──────── Available records
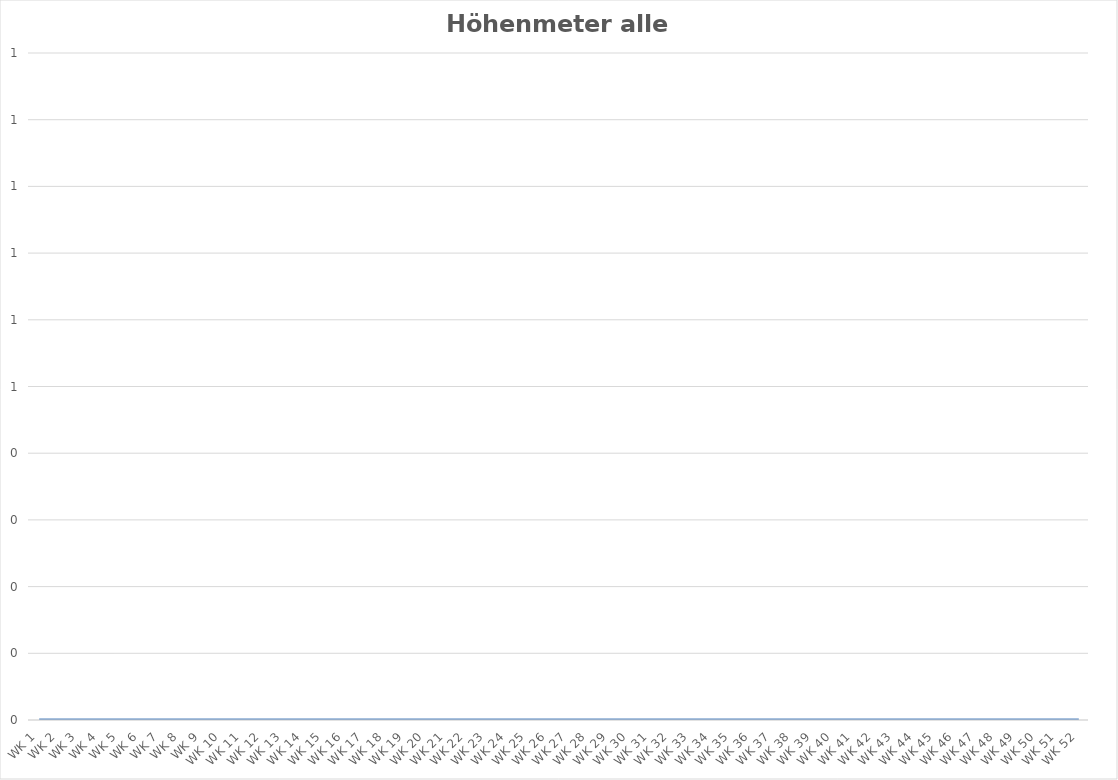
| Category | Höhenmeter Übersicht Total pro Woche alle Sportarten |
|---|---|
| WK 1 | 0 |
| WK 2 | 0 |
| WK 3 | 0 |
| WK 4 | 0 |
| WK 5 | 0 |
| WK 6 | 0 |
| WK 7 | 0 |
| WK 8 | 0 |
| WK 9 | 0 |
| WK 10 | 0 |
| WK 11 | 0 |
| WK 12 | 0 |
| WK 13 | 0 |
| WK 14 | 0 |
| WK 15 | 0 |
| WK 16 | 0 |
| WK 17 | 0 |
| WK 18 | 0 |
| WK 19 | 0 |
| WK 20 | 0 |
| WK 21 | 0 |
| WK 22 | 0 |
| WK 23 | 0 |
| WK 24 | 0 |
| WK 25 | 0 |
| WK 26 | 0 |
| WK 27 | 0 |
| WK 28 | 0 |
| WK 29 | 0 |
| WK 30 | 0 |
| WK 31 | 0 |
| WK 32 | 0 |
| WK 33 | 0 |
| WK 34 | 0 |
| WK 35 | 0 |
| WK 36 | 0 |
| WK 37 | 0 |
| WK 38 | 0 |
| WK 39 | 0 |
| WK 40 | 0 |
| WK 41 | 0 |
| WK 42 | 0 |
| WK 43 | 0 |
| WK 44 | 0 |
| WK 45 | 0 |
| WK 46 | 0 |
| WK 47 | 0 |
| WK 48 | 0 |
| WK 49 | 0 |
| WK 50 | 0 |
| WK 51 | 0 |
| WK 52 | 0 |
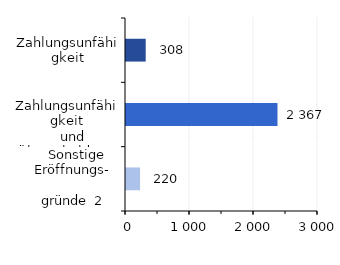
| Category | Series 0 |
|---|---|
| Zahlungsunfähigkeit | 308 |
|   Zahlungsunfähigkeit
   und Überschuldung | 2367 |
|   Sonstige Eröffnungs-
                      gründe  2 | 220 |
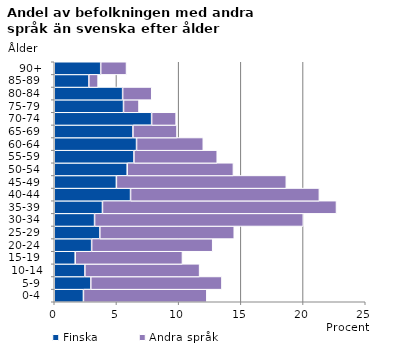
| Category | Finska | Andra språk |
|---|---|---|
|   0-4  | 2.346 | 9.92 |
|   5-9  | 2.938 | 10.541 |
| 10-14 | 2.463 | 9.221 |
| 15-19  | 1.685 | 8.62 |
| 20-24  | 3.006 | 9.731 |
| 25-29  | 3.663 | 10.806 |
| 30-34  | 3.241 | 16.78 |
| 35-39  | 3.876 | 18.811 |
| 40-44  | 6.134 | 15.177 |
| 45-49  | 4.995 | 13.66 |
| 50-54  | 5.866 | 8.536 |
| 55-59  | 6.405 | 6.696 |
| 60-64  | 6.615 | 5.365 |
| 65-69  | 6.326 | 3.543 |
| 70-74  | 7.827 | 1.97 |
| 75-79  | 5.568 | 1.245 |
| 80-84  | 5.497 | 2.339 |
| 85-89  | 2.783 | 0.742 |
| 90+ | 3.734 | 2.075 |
────────────────
● **Work required**
Your task is to find every line above containing the word "Category" and copy it.

● **Task solution**
| Category | Höhenmeter Übersicht Total pro Woche alle Sportarten |
| Category | Series 0 |
| Category | Finska | Andra språk |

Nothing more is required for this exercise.